Yeah right-oh. A tall blond-haired man stepped forward, his cockney accent reeking with sarcasm. I'm shitting it at the thought of all those fucking in-breds. Billy looked at him and frowned.

Fuck me, Darren, who rattled your cage? And where'd you get that shit jacket? Oxfam?

Oi, it's fucking Stone Island this. A proper fucking lads label, not like some of that poncey stuff you faggots are wearing. PJ looked at him and shook his head.

He always was about three years behind the times. He was making plans for France 98 the other day.

Yeah, I was gonna buy your bird a new pair of pyjamas. The entire group burst out laughing. It was a half-day spent shopping for a birthday present in France during one of West Ham's all-too-infrequent European excursions that had earned PJ his nickname.

Look, girls. Are we going for a pint or what? asked Hawkins, the tone in his voice becoming increasingly irritated. In case no one's noticed, it is nearly five o'clock already.

Well, I'm waiting for you cunts, said Billy without a trace of irony. But you won't stop gassing. Speaking of which He turned to face a short, round-faced man still leaning against the Mercedes, his voice suddenly serious rather than jovial. We sorted for Chelsea, Geoff?

No problem, he said, pushing himself off the car. I just got some canisters over from Belgium. It's top stuff. The Rent Boys won't know what hit em. Billy nodded. Geoff was sound as a pound. That's why everything was kept at his place. Including all their mobiles.
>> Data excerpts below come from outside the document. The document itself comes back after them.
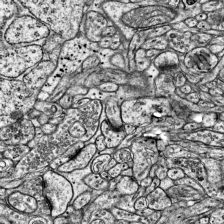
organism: Mouse
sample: Visual Cortex
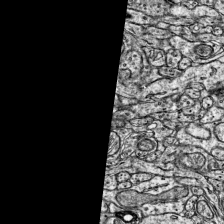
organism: Mouse
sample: Visual Cortex
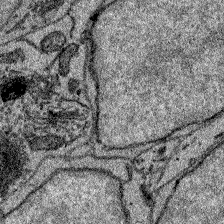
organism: Zebrafish
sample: Larval olfactory bulb
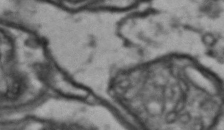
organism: Drosophila
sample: Brain
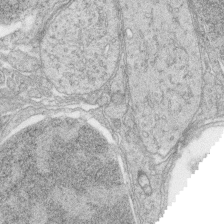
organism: Zebrafish
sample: synaptic ribbons in rod cells and cone cells
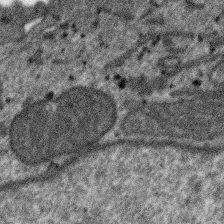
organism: Human
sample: Lung epithelial cells infected with SARS-CoV-2
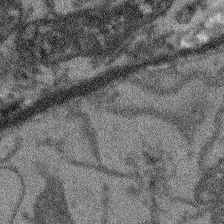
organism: Arabidopsis thaliana
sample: Root tip
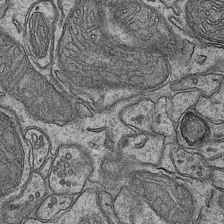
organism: Mouse
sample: CA1 Hippocampus
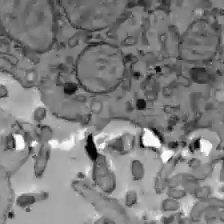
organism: C57BL Mouse
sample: Liver
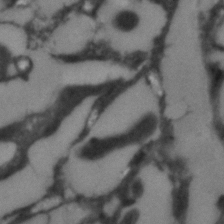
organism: C. elegans
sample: C. elegans embryo
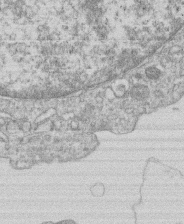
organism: Human
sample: Macrophage cells
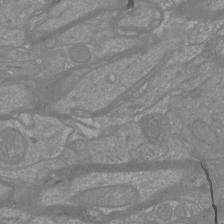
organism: Mouse
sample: Cortical neurons
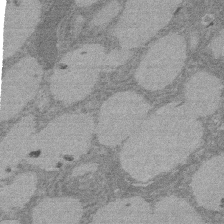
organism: Rat
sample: Salivary granule
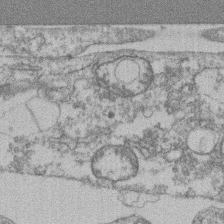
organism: Mouse
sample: T cell stromal cell synapse
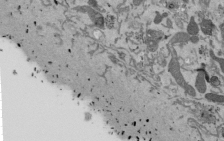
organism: Mouse
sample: ED-1 cell nuclei; centrioles
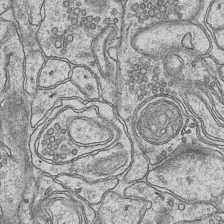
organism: Mouse
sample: CA1 Hippocampus
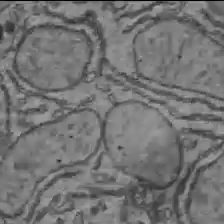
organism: C57BL Mouse
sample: Liver
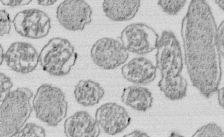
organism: E. coli
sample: Bacterial nucleoid
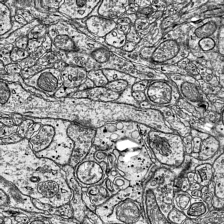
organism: Mouse
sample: Visual Cortex
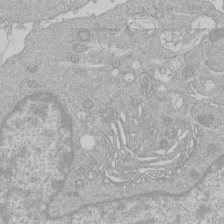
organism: Human
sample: Macrophage cells
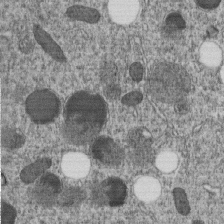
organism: C. elegans
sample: C. elegans embryo early stage
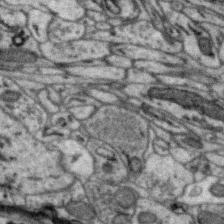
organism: Zebra finch
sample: Brain
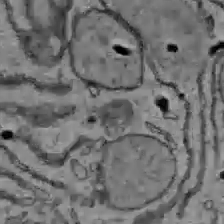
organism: C57BL Mouse
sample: Liver
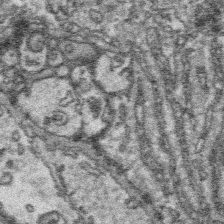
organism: Platynereis dumerilii
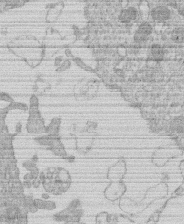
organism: Human
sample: Macrophage cells
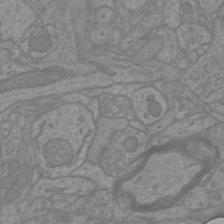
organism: Mouse
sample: Cortical neurons
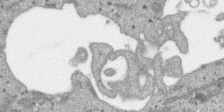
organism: Human
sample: Lung epithelial cells infected with SARS-CoV-2
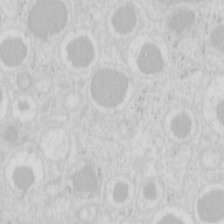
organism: Mouse
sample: Pancreas
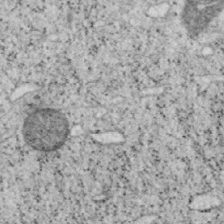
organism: Mouse
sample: OT-I killer T cells with ID8 ovarian cancer cells
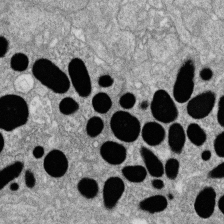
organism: Zebrafish
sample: Cilia; retinal pigment epithelium
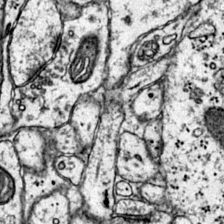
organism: Mouse
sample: Primary visual cortex

Good. We've got a few days yet. So, PJ, give em a bell tomorrow and find out if they're actually gonna show for once.

And tell them to try and keep it from the Old Bill this time, interrupted Darren. Fuckin club must have more leaks than a Tory cabinet.

Billy looked at him and smiled. He was glad to be back among the day-to-day banter of the firm. It had been a while. I'm a bit snowed under this week, so any chance we can have a plot-up meet next Thursday? He looked around, and when no one indicated otherwise, added, Top. But not at the Boleyn. Best use somewhere a bit less obvious for this one.

How about the St George? said Stretch. I know it's a bit of a scarfers pub, but we ain't been there for a while.

Billy nodded. Seems sound to me. About 8.30 then. Now are we going for a beer or what? Hawk's buying.

Within a few minutes, the small group were strolling down Green Street in the direction of the Boleyn, their favoured match-day pub. To the uninformed, they were simply six lads having a laugh on their way to football but to those in the know, they were much more; they were faces. Their expensive clothes and inherent arrogance as much a uniform as the one worn by the policemen who kept a wary eye on them as they walked.

Suddenly, Billy stopped and let out a stream of expletives. I've only left me bloody phone in the car. You go on, I'll catch you up.

Have you noticed how he always pulls a stunt like this? laughed Stretch. Anything to get out of buying the first round.

Billy looked at him and feigned offence. You cheeky bastard. Here He reached into his pocket for his wallet but found it empty. The realisation that he'd left that in the car as well hitting home with tragic irony. Lend us a score, Hawk?